A solution of FeCl3 in water gives a brown precipitate on standing.
Explanation:
$ \mathrm{FeCl}_3+3 \mathrm{H}_2 \mathrm{O} \longrightarrow 3 \mathrm{HCl}+\mathrm{Fe}(\mathrm{OH})_3 \downarrow $(Brown)
Compound A is a light green crystalline solid. It gives the following tests :
(i) It dissolves in dilute sulphuric acid. No gas is produced.
(ii) A drop of KMnO4 is added to the above solution. The pink colour disappears.
(iii) Compound A is heated strongly. Gases B and C, with pungent smell, come out. A brown residue D is left behind.

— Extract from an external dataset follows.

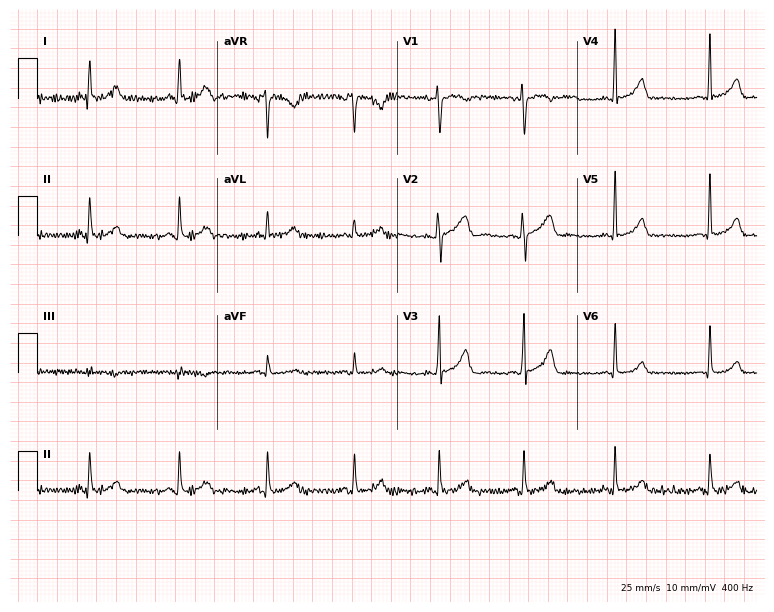
Electrocardiogram (7.3-second recording at 400 Hz), a 43-year-old female. Overall reading on record: normal ECG.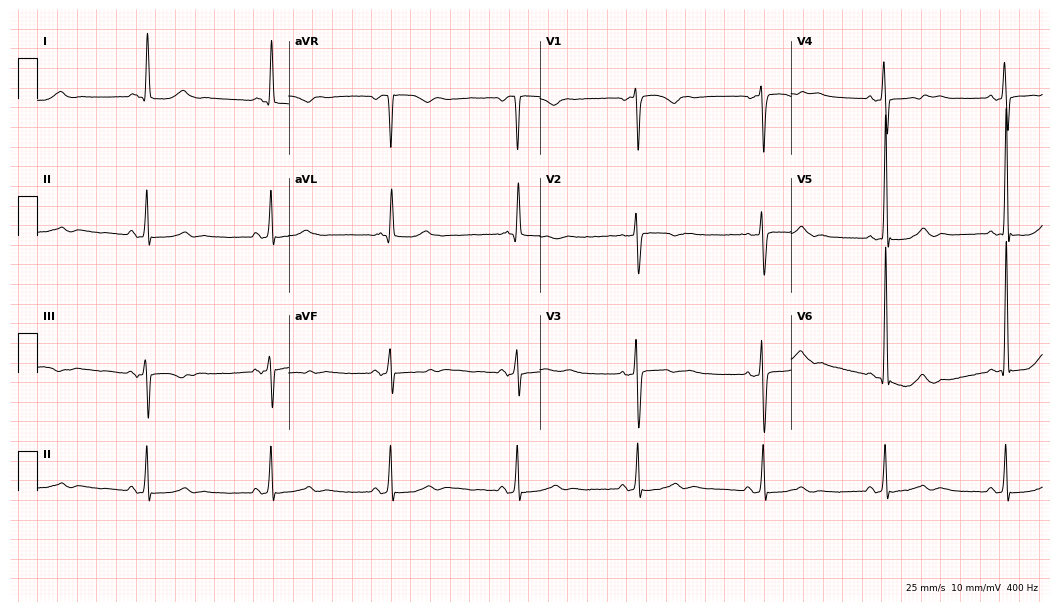
12-lead ECG from a woman, 65 years old (10.2-second recording at 400 Hz). No first-degree AV block, right bundle branch block (RBBB), left bundle branch block (LBBB), sinus bradycardia, atrial fibrillation (AF) or sinus tachycardia recorded for this tracing. Other findings, if any, are not listed.

(iv) The gas mixture (B and C) is passed into a dichromate solution. The solution turns green.
(v) The green solution from step (iv) gives a white precipitate E with a solution of barium nitrate.
(vi) Residue D from step (iii) is heated on charcoal in a reducing flame. It gives a magnetic substance E.

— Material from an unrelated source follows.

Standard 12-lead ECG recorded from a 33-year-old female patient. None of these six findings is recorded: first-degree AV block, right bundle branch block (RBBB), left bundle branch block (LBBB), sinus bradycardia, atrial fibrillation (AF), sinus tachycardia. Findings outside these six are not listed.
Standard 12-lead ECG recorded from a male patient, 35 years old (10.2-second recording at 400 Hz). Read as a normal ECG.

Name the compounds A, B, C, D and E.
Explanation:
Let's analyze the given information step-by-step to identify the compounds.
(i) Dissolution in dilute sulfuric acid without gas evolution: This suggests that compound A is likely a metal compound that forms a soluble sulfate. The lack of gas rules out carbonates and many other reactive compounds.
(ii) Decolorization of KMnO₄: Potassium permanganate ($KMnO_4$) is a strong oxidizing agent. Its decolorization indicates that compound A, or a species derived from it in the acidic solution, is readily oxidized. This points towards a compound containing a metal in a lower oxidation state, capable of being oxidized to a higher oxidation state.
(iii) Strong heating producing pungent gases (B and C) and brown residue (D): The pungent gases suggest the presence of sulfur and/or nitrogen. The brown residue is indicative of a metal oxide. The fact that gases are produced implies that compound A might be a metal salt containing an anion which decomposes upon heating.
(iv) Gases B and C turn a dichromate solution green: Dichromate ($Cr_2O_7^{2-}$) solutions are orange. Their reduction to a green solution indicates that gases B and C are reducing agents. The green color is characteristic of chromium(III) ions ($Cr^{3+}$). This strongly suggests that one of the gases (B or C) is $SO_2$, which is capable of reducing dichromate.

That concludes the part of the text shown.